CSC 205: Data Analysis   (2 Units; E; L = 30; P = 30)

Course Content

1. Introduction to Data Analysis: Understanding the Data Ecosystem: Explore different types of data structures, file formats, and sources of data. Business Problem Solving: Learn how to identify business questions, analyze data requirements, and understand the importance of data in decision-making. Data Ethics and Governance: Understand the ethical considerations and responsible use of data.

2. Data Manipulation and Cleaning: Working with Data: Learn how to access, organize, clean, prepare, transform, and explore data. Data Wrangling: Master techniques for handling missing values, outliers, and inconsistent data. Data Visualization: Learn to represent data visually to identify patterns and insights. SQL Fundamentals: Gain proficiency in querying and managing data in relational databases. NoSQL Databases: Learn about non-relational databases and their applications.

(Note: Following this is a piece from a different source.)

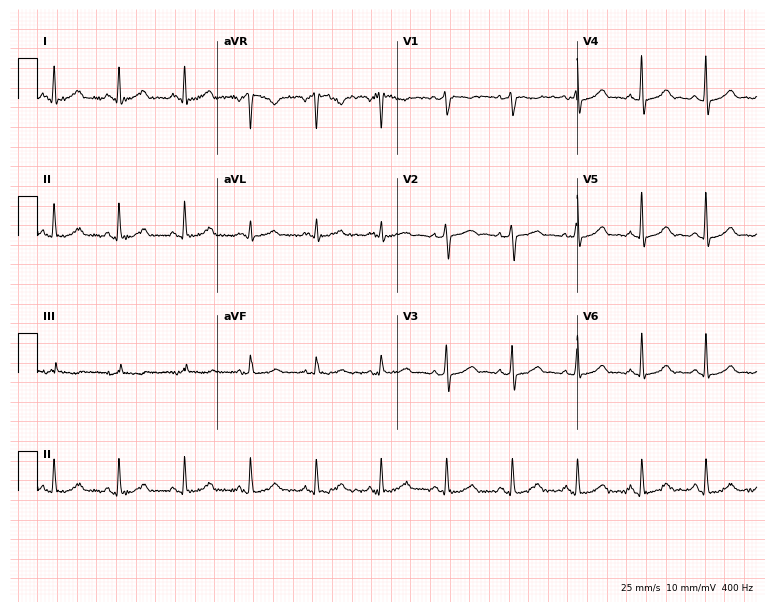
Electrocardiogram, a 57-year-old female. Overall reading on record: normal ECG.

3. Statistical Analysis: Descriptive Statistics: Understand measures of central tendency, dispersion, and frequency distributions. Inferential Statistics: Learn about hypothesis testing, confidence intervals, and regression analysis. Probability and Distributions: Study probability concepts and common probability distributions. 

4. Programming Languages: Python for Data Science: Learn Python syntax, data structures, and libraries like NumPy, Pandas, and Matplotlib. R Programming: Learn R syntax, data manipulation, and visualization techniques. 

5. Data Visualization: Tableau: Learn to create interactive dashboards and visualizations using Tableau. Power BI: Learn to create compelling visualizations and reports using Power BI. Other Visualization Tools: Explore other visualization tools like Seaborn and Metplotlib. 

6. Business Intelligence and Reporting: Data Modeling: Learn the principles of data modeling for efficient data management and analysis. Creating Reports: Learn to create reports using pivot tables, charts, and other visualization techniques. Dashboard Design: Learn to design effective dashboards to communicate insights. 

Real-world Application: Apply learned skills to solve a real-world data analysis problem.